LeetCode 402 Remove K Digits is one of those problems where the brute force solution feels obvious but completely falls apart at scale — and the optimal solution requires a genuinely clever insight that, once you see it, feels like magic.

This problem sits at the intersection of two powerful techniques — Greedy thinking and Monotonic Stack. If you have already solved Next Greater Element and Asteroid Collision, you have all the building blocks you need. This is where those patterns level up.

You can find the problem here — LeetCode 402 Remove K Digits.

What Is the Problem Really Asking?

You are given a number as a string and an integer k. Remove exactly k digits from the number such that the resulting number is as small as possible. Return it as a string without leading zeros.

Example:

  1. num = "1432219", k = 3
  2. We want to remove 3 digits to make the number as small as possible
  3. Remove 4, 3, 2 → remaining is "1219"
  4. Output: "1219"

Simple goal — smallest possible number after exactly k removals.

Real Life Analogy — Choosing the Best Price Tag

Imagine you are reading a price tag digit by digit from left to right. Every time you see a digit that is bigger than the next one coming, you have a chance to remove it and make the price smaller. You have a limited number of removals — use them wisely on the biggest offenders from the left side, because leftmost digits have the most impact on the overall value.

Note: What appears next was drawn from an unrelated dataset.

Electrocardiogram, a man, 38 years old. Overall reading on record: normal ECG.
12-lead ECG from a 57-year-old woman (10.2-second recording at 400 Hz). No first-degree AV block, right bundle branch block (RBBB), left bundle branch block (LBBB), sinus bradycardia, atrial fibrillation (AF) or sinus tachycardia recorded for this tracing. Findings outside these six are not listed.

Removing a 9 from the front of a number shrinks it far more than removing a 9 from the end. This left-to-right priority with greedy removal is the entire insight of this problem.

The Core Greedy Insight

Here is the key question — which digit should we remove first to make the number as small as possible?

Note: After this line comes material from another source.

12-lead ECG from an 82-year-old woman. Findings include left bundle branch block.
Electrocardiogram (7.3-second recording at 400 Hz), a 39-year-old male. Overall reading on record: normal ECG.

Think about it this way. In the number "1432219", which digit is hurting us the most? It is 4 — because it is large and sits early in the number. After removing 4 we get "132219". Now 3 is the biggest early offender. And so on.

More precisely — whenever you see a digit that is greater than the digit immediately after it, removing it makes the number smaller. This is because a larger digit sitting before a smaller digit inflates the overall value.

This is the Greedy rule: scan left to right, and whenever the current digit on the stack is greater than the incoming digit, remove it (if we still have removals left).

A Monotonic Increasing Stack enforces exactly this — it keeps digits in non-decreasing order, automatically kicking out any digit that is larger than what comes next.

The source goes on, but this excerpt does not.